[Records from a dataset]

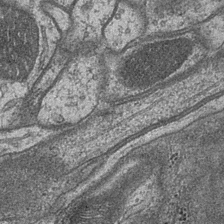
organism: Drosophila
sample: Optic medulla
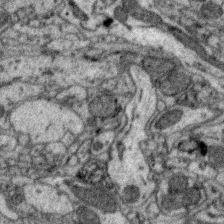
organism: Zebra finch
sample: Brain
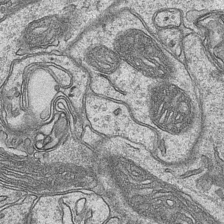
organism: Mouse
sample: CA1 Hippocampus
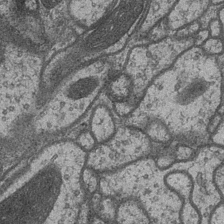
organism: Drosophila
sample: Optic medulla
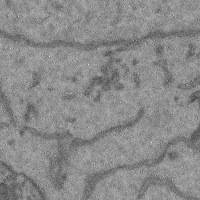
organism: Mouse
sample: Cerebral cortex
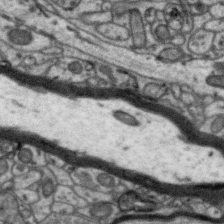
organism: Zebra finch
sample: Brain
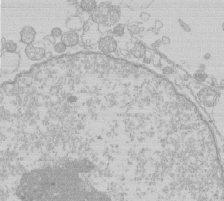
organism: Human
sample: Macrophage cells
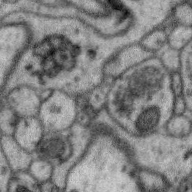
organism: Zebra finch
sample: Brain
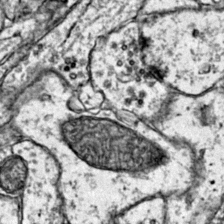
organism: Mouse
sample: Primary visual cortex
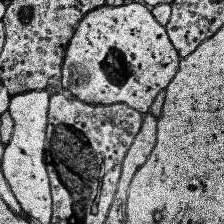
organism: Human
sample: Temporal Lobe
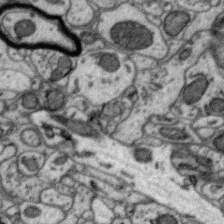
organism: Zebra finch
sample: Brain
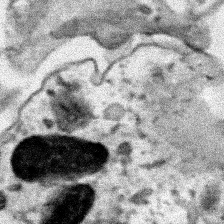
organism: Human
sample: Mitochondria in HCT116 cells
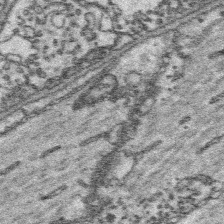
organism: Platynereis dumerilii
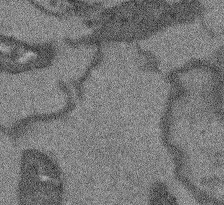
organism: Arabidopsis thaliana
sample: Root tip
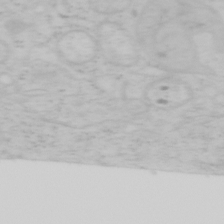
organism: Mouse
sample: OT-I killer T cells with ID8 ovarian cancer cells
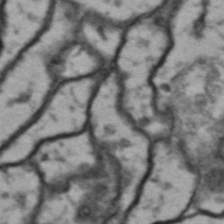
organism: Drosophila
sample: Brain
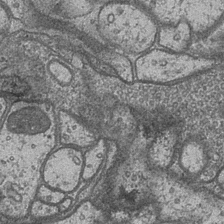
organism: Drosophila
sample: Optic medulla
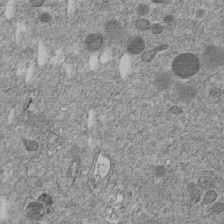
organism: C. elegans
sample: C. elegans embryo early stage
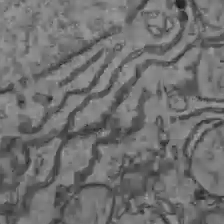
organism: C57BL Mouse
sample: Liver
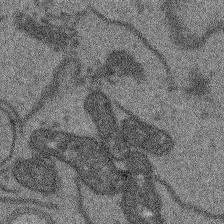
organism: Arabidopsis thaliana
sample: Root tip
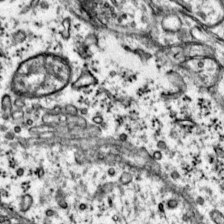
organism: Mouse
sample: Primary visual cortex
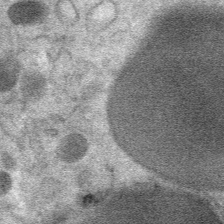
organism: Mouse
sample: Mouse Salivary gland
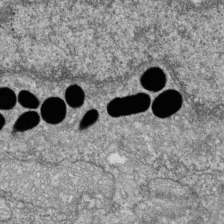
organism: Zebrafish
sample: Cilia; retinal pigment epithelium
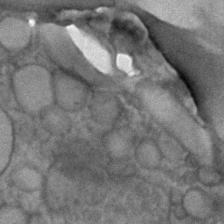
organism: Human
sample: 1205lu cells
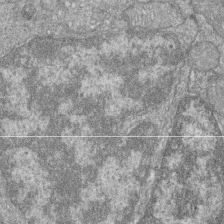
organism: Zebrafish
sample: Cilia; retinal pigment epithelium
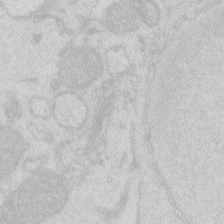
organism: Zebrafish
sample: Macrophage
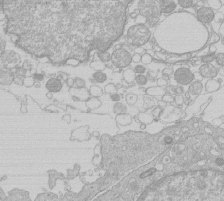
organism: Human
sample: Macrophage cells
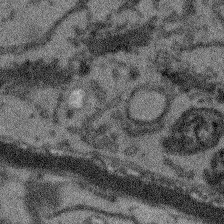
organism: Arabidopsis thaliana
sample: Root tip
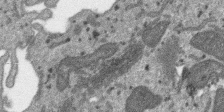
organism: Human
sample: Lung epithelial cells infected with SARS-CoV-2
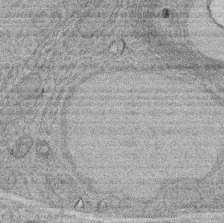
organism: Rat
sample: Salivary granule
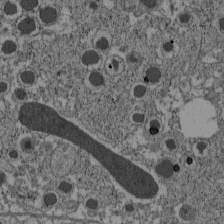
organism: C57BL Mouse
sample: Pancreatic islet
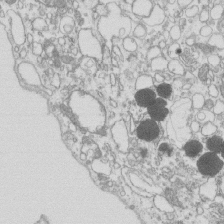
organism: Mouse
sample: Macrophages
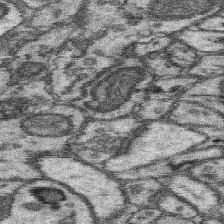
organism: Mouse
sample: Somatosensory cortex neuropil
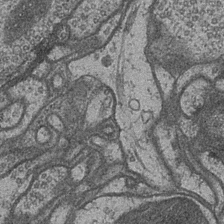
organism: Drosophila
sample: Optic medulla
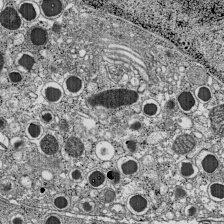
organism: C57BL Mouse
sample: Pancreatic islet
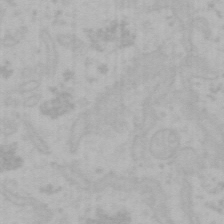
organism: Mouse
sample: Choroid plexus
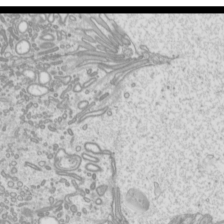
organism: Mouse
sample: Cilia; mouse epididymis
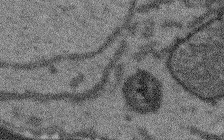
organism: Arabidopsis thaliana
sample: Root tip
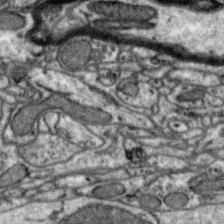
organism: Zebra finch
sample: Brain
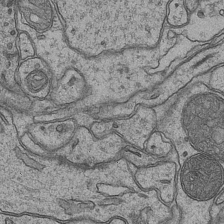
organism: Mouse
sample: CA1 Hippocampus
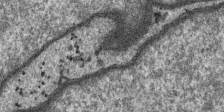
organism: Human
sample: Lung epithelial cells infected with SARS-CoV-2
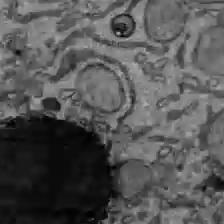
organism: C57BL Mouse
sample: Liver
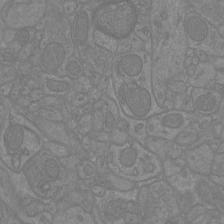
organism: Mouse
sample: Cortical neurons
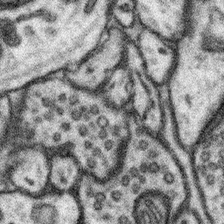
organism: Mouse
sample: Somatosensory cortex neuropil
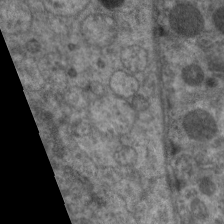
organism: C. elegans
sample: Pharynx
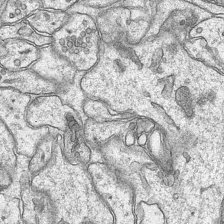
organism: Mouse
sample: CA1 Hippocampus
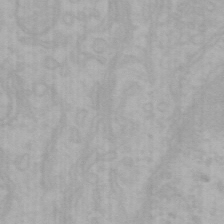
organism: Mouse
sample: Choroid plexus
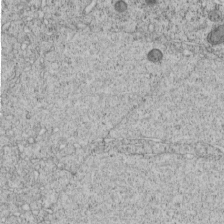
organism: C. elegans
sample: C. elegans embryo early stage
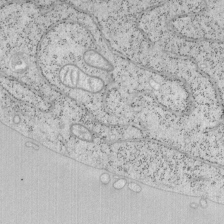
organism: Mouse
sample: OT-I killer T cells with ID8 ovarian cancer cells
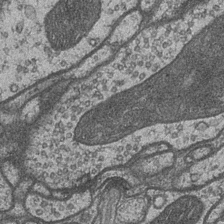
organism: Drosophila
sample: Optic medulla
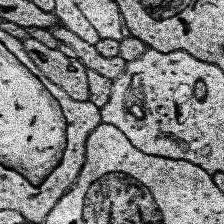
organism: Human
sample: Temporal Lobe
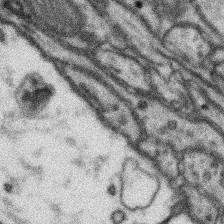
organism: Mouse
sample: Somatosensory cortex neuropil
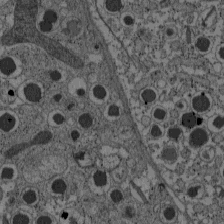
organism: C57BL Mouse
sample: Pancreatic islet
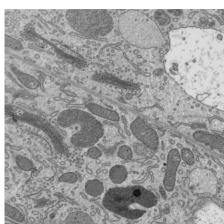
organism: Mouse
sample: Mouse epididymis efferent ductule cilia
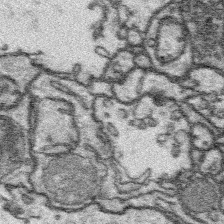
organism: Platynereis dumerilii
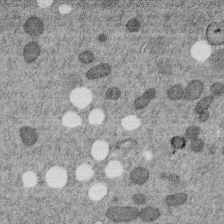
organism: C. elegans
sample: C. elegans embryo early stage
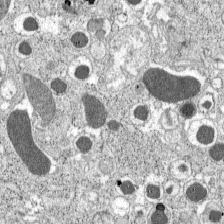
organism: C57BL Mouse
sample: Pancreatic islet
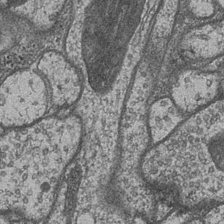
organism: Drosophila
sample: Optic medulla
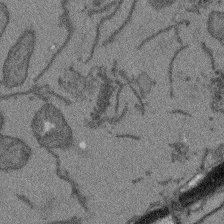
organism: Arabidopsis thaliana
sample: Root tip
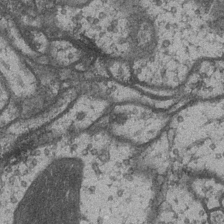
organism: Drosophila
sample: Optic medulla
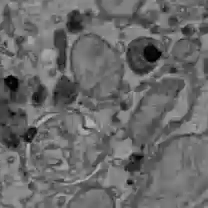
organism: C57BL Mouse
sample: Liver
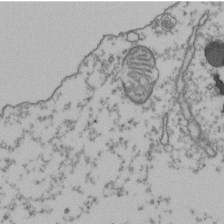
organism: Human
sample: Activated Jurkat CD4+ T cells
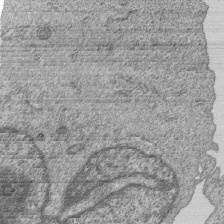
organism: Human
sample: MDA-MB-231 cells
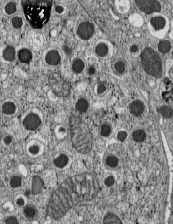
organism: C57BL Mouse
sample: Pancreatic islet
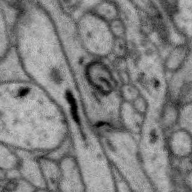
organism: Zebra finch
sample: Brain
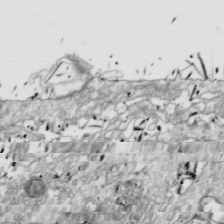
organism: Drosophila
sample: Cell division; meiosis; drosophila spermatocytes
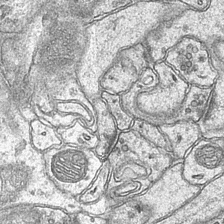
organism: Mouse
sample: CA1 Hippocampus
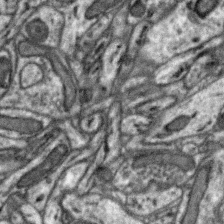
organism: Zebra finch
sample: Brain
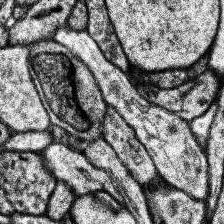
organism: Human
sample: Temporal Lobe
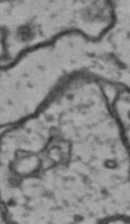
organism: Drosophila
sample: Brain
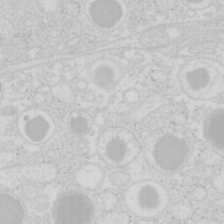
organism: Mouse
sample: Pancreas
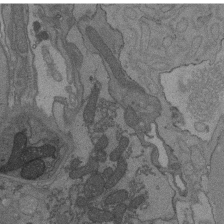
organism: C. elegans
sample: AFD neurons C. elegans
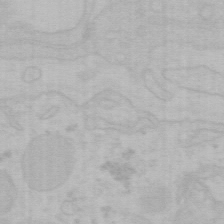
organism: Mouse
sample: Choroid plexus
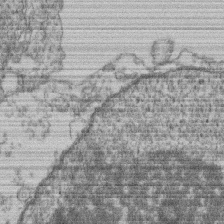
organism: Mouse
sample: T cell stromal cell synapse
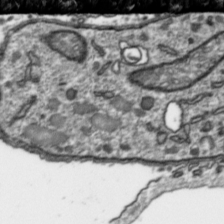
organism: Toxoplasma gondii
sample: Parasites in a vacuole inside a host cell
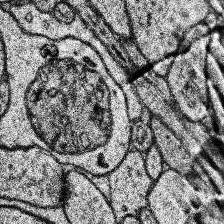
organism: Human
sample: Temporal Lobe
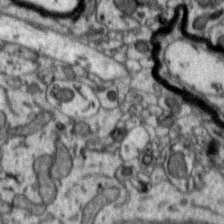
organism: Zebra finch
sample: Brain
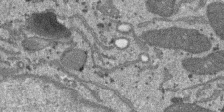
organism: Human
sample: Lung epithelial cells infected with SARS-CoV-2
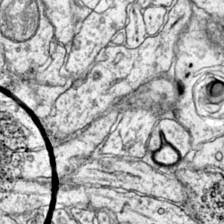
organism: Mouse
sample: Primary visual cortex
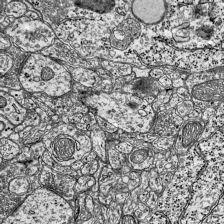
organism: Mouse
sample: Visual Cortex
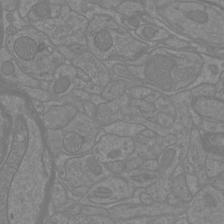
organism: Mouse
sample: Cortical neurons
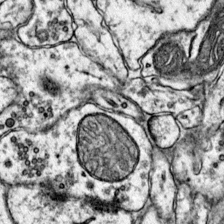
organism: Mouse
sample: Primary visual cortex
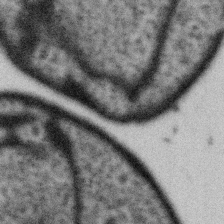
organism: Gemmata obscuriglobus
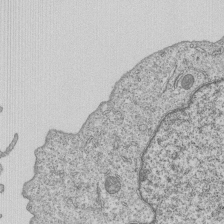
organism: Human
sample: MDA-MB-231 cells
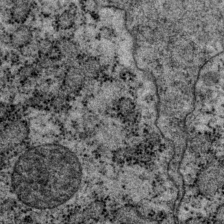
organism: P. pacificus
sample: Pharynx
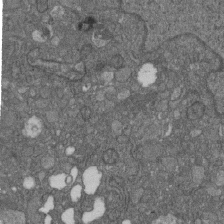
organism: Drosophila
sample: Nephrocyte
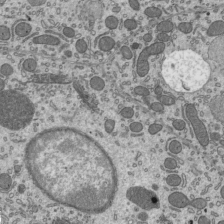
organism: Mouse
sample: Mouse epididymis efferent ductule cilia
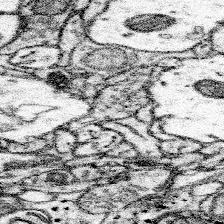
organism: Mouse
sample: Somatosensory cortex neuropil
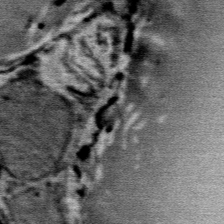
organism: Mouse
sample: Mouse Salivary gland
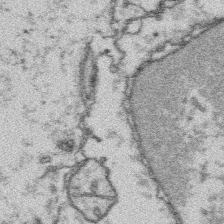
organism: Platynereis dumerilii
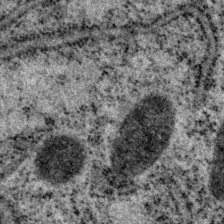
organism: P. pacificus
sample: Pharynx
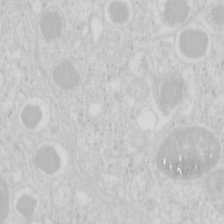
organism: Mouse
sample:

ABOUT THIS EXERCISE:
Pictures do not belong in the copy. Output all of the records exactly.

RESULT FOR THIS TASK:
organism: Drosophila
sample: Optic medulla
organism: Zebra finch
sample: Brain
organism: Mouse
sample: CA1 Hippocampus
organism: Drosophila
sample: Optic medulla
organism: Mouse
sample: Cerebral cortex
organism: Zebra finch
sample: Brain
organism: Human
sample: Macrophage cells
organism: Zebra finch
sample: Brain
organism: Mouse
sample: Primary visual cortex
organism: Human
sample: Temporal Lobe
organism: Zebra finch
sample: Brain
organism: Human
sample: Mitochondria in HCT116 cells
organism: Platynereis dumerilii
organism: Arabidopsis thaliana
sample: Root tip
organism: Mouse
sample: OT-I killer T cells with ID8 ovarian cancer cells
organism: Drosophila
sample: Brain
organism: Drosophila
sample: Optic medulla
organism: C. elegans
sample: C. elegans embryo early stage
organism: C57BL Mouse
sample: Liver
organism: Arabidopsis thaliana
sample: Root tip
organism: Mouse
sample: Primary visual cortex
organism: Mouse
sample: Mouse Salivary gland
organism: Zebrafish
sample: Cilia; retinal pigment epithelium
organism: Human
sample: 1205lu cells
organism: Zebrafish
sample: Cilia; retinal pigment epithelium
organism: Zebrafish
sample: Macrophage
organism: Human
sample: Macrophage cells
organism: Arabidopsis thaliana
sample: Root tip
organism: Human
sample: Lung epithelial cells infected with SARS-CoV-2
organism: Rat
sample: Salivary granule
organism: C57BL Mouse
sample: Pancreatic islet
organism: Mouse
sample: Macrophages
organism: Mouse
sample: Somatosensory cortex neuropil
organism: Drosophila
sample: Optic medulla
organism: C57BL Mouse
sample: Pancreatic islet
organism: Mouse
sample: Choroid plexus
organism: Mouse
sample: Cilia; mouse epididymis
organism: Arabidopsis thaliana
sample: Root tip
organism: Zebra finch
sample: Brain
organism: Mouse
sample: CA1 Hippocampus
organism: Human
sample: Lung epithelial cells infected with SARS-CoV-2
organism: C57BL Mouse
sample: Liver
organism: Mouse
sample: Cortical neurons
organism: Mouse
sample: Somatosensory cortex neuropil
organism: C. elegans
sample: Pharynx
organism: Mouse
sample: CA1 Hippocampus
organism: Mouse
sample: Choroid plexus
organism: C. elegans
sample: C. elegans embryo early stage
organism: Mouse
sample: OT-I killer T cells with ID8 ovarian cancer cells
organism: Drosophila
sample: Optic medulla
organism: Human
sample: Temporal Lobe
organism: Mouse
sample: Somatosensory cortex neuropil
organism: C57BL Mouse
sample: Pancreatic islet
organism: Mouse
sample: Mouse epididymis efferent ductule cilia
organism: Platynereis dumerilii
organism: C. elegans
sample: C. elegans embryo early stage
organism: C57BL Mouse
sample: Pancreatic islet
organism: Drosophila
sample: Optic medulla
organism: Arabidopsis thaliana
sample: Root tip
organism: Drosophila
sample: Optic medulla
organism: C57BL Mouse
sample: Liver
organism: Human
sample: Activated Jurkat CD4+ T cells
organism: Human
sample: MDA-MB-231 cells
organism: C57BL Mouse
sample: Pancreatic islet
organism: Zebra finch
sample: Brain
organism: Drosophila
sample: Cell division; meiosis; drosophila spermatocytes
organism: Mouse
sample: CA1 Hippocampus
organism: Zebra finch
sample: Brain
organism: Human
sample: Temporal Lobe
organism: Drosophila
sample: Brain
organism: Mouse
sample: Pancreas
organism: C. elegans
sample: AFD neurons C. elegans
organism: Mouse
sample: Choroid plexus
organism: Mouse
sample: T cell stromal cell synapse
organism: Toxoplasma gondii
sample: Parasites in a vacuole inside a host cell
organism: Human
sample: Temporal Lobe
organism: Zebra finch
sample: Brain
organism: Human
sample: Lung epithelial cells infected with SARS-CoV-2
organism: Mouse
sample: Primary visual cortex
organism: Mouse
sample: Visual Cortex
organism: Mouse
sample: Cortical neurons
organism: Mouse
sample: Primary visual cortex
organism: Gemmata obscuriglobus
organism: Human
sample: MDA-MB-231 cells
organism: P. pacificus
sample: Pharynx
organism: Drosophila
sample: Nephrocyte
organism: Mouse
sample: Mouse epididymis efferent ductule cilia
organism: Mouse
sample: Somatosensory cortex neuropil
organism: Mouse
sample: Mouse Salivary gland
organism: Platynereis dumerilii
organism: P. pacificus
sample: Pharynx
organism: Mouse
sample:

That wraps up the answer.